İçeriden sesler gelirken herkesin telaşlandığı belli oluyordu. İçerisi çok kalabalıktı ve aniden elektriğin kesilmesi onların rahatını bozmuştur. "Şimdi içeri gir ve pastayı al. Pastayı almadan çıkarsan gözleri seni arar." demişti. Mantıklıydı. Odaların bulunduğu koridordan çıkıp, kapıyı kapatmıştım. Bir kaç el fenerinin yakıldığını görmüştüm. Az önce konuştuğum kadının, "lütfen sakin olun. Jeneratörlerde ufak bir arıza var. Hemen halledilecektir." dediğini duymuştum. Kasaya gidip pastayı almaktan başka bir işim kalmamıştı. "Pasta hazır mı acaba?"
Kadın yüzümü seçemediği için, "hangi pasta sizindi? Kusura bakmayın yüzünüzü seçemiyorum." demişti. Anında "çikolatalı, büyük olan." dediğimde anlamış gibi bir ses çıkarmış ve buna fiyatı söylemişti. Ücretini cebimden çıkarırken ne kdar verdiğimi doğru düzgün göremiyordum. Ta ki elime ışık tutulana kadar. Arkamdan gelen bir kadın elime doğru ışığı tutmuş ve "acele etmenize gerek yok. Aklınız karışır böyle." dediğini duymuştum. Başımı kaldırıp yüzüne bakmaya çalışmıştım ama ışığı bana doğru tuttuğu için yüzünü net görememiştim.
"Sorun ne, hye Jin?" dediğinde kadına dönmüştüm. Işığı tutan kadın hye Jin ise benim görünmemem gereken kişi de oydu. Kasadaki kadına saydığım paraları verirken, o da bana pasta kutusunu koyduğu poşeti uzatmıştı. Işığı tutan kadın, yani hwasa gözlerini bana dikmişken elim ayağıma dolanacak gibi görünüyordu. "Teşekkür ederim. İyi günler!" demiş ve yanlarından ayrılmıştım. Merdivenlere yönelmiş, ve hızlı olmamaya çalışarak inmeye başlamıştım.
Pastaneden çıktığımda ise hemen geldiğim yola dönmüştüm.
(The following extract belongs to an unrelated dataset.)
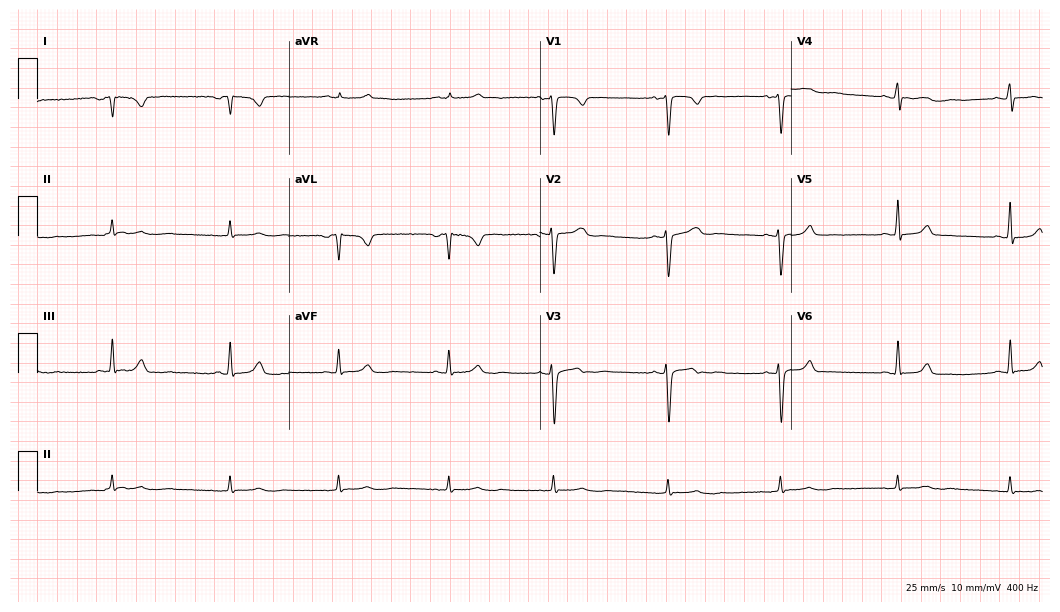
Electrocardiogram (10.2-second recording at 400 Hz), a 41-year-old female patient. Of the six screened findings (first-degree AV block, right bundle branch block, left bundle branch block, sinus bradycardia, atrial fibrillation, sinus tachycardia), none is recorded.
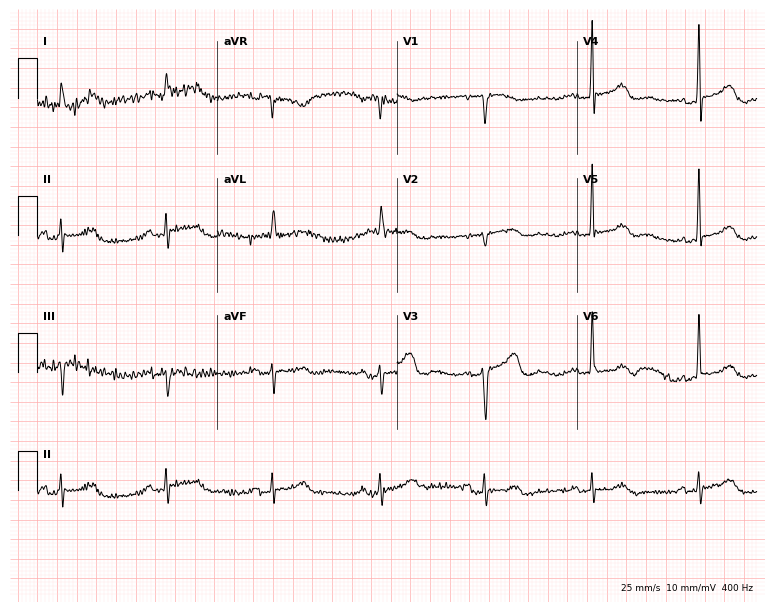
Standard 12-lead ECG recorded from a female patient, 81 years old. Read as a normal ECG.
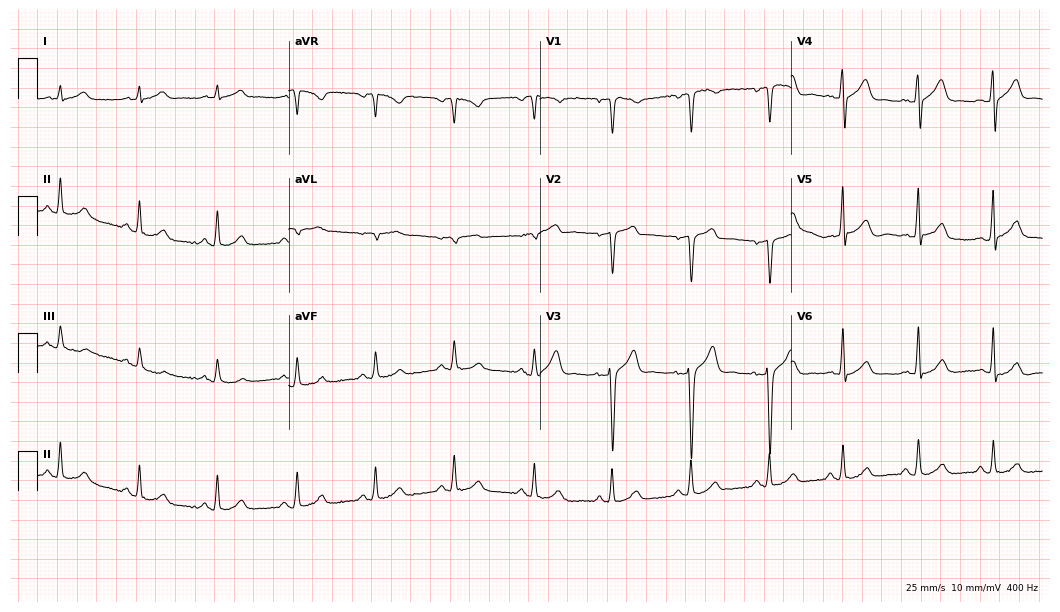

En azından bir kaç binadan sonrasında görülmeyecek kadar uzaklaştığımda, arabayı fark etmiştim. Felix, arabanın yanında beni bekliyorken yanıma doğru yavaş yavaş yürümeye başlamıştı. Onun yanına vardığımda ise "kolye?" diye sormuştu. Elimi cebime koymuş, kolyeyi çıkarıp ona uzatmıştım. Hiç beklemeden elimden alırken, kontrol etmek için kolyenin taşına çok dikkatlice bakmıştı. Tam emin olamamışken bile cebine atmış ve "iyi iş çıkardın, tebrikler!" demişti.
Arabaya doğru gitmiş, sürücü koltuğuna oturmuştu. Bende diğer tarafa dönüp, hemen yanındaki ön koltuğa oturmuştum. Arabayı sürmüş, oradan uzaklaşmamızı sağlamıştı.